Somehow, which is to say miraculously, the star led them to an ordinary house in an ordinary part of town, and they rejoiced. When they entered the house, they found the child, lying in his mother’s lap, and they threw themselves down on the ground, worshiping the young boy. It must have been quite a sight to see these sages from the east, prostrating themselves before a baby, whom no one else except, perhaps, his parents thought of as anything special. They gave the child gifts of gold, frankincense, and myrrh—presents of representative value that demonstrated their admiration of the infant king. And then they left, going back home by a different road because of a terrible dream that they had had.

When the magi left their home in search of the Jewish king, they couldn’t have expected to find a child being raised in a working-class neighborhood by a carpenter and his young wife. Even from the moment of their birth, kings belong in palaces, but the palace in Jerusalem was already occupied. Instead, God’s king was born a few miles away, in a humble suburb, and God used the brightness of a star to lead the wise men to the real king’s lowly abode. The so-called king who lived in the palace was little more than the shell of a true leader for God’s people. A puppet of Rome, Herod wielded power to his own benefit and to the benefit of his higher-ups. A baby whom no one else had noticed, Jesus had no power and no claim to it, yet God would use him to bring the light of salvation not only to his people but to the whole world. And some pagan star-gazers were the only ones who knew the truth.
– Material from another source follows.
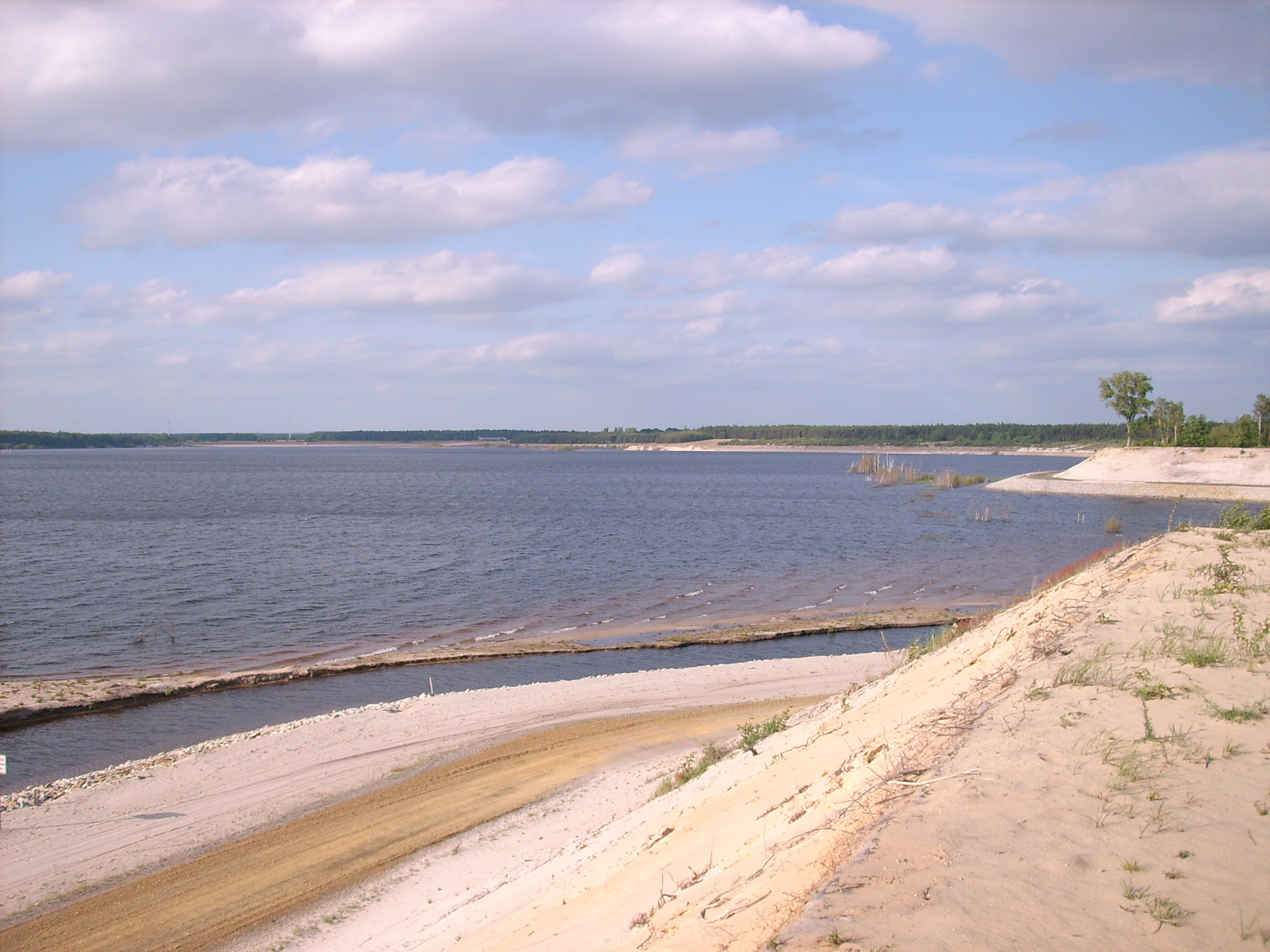 Geierswalder See bei Geierswalde (Elsterheide) Hornjoserbsce: Při Lejnjanskim jězorje

What sort of king are we looking for? Are we expecting God’s light to shine on one who needs power and wealth to convince us that he is a king, or will we see that God is leading us to a different sort of ruler? In God’s reign, those who wield power have it taken from them, and those who are surrounded by wealth are turned on their heads. Those who have a claim on preferential status discover that they have none, and those who think that they have been discarded by God and God’s representatives find that they are the ones who belong closest to God’s heart. God brings the light of salvation to those who see the haughty powers of this world being shaken and replaced by the humble power of God, but that’s a light that many people do not want to see. They reject it because it heralds the loss of their privilege and their grip on power. They react to it violently just as Herod did, ordering the murder of every male child in Bethlehem in an attempt to preserve his status. But those who rely on exertions of power to maintain their status in the eyes of their subjects aren’t really kings at all.

The true king is one whom God uses to bring the light of salvation to those who dwell in darkness. The true king is one who breaks into the order of this world in order to bring hope to the hopeless. If that’s the king we are willing to find, we shouldn’t look for him in a palace or in the halls of government but in those humble places where God’s saving light shines brightest. Which king is God’s light leading us toward? Where will we find our true king? At whose feet will we fall down in worship?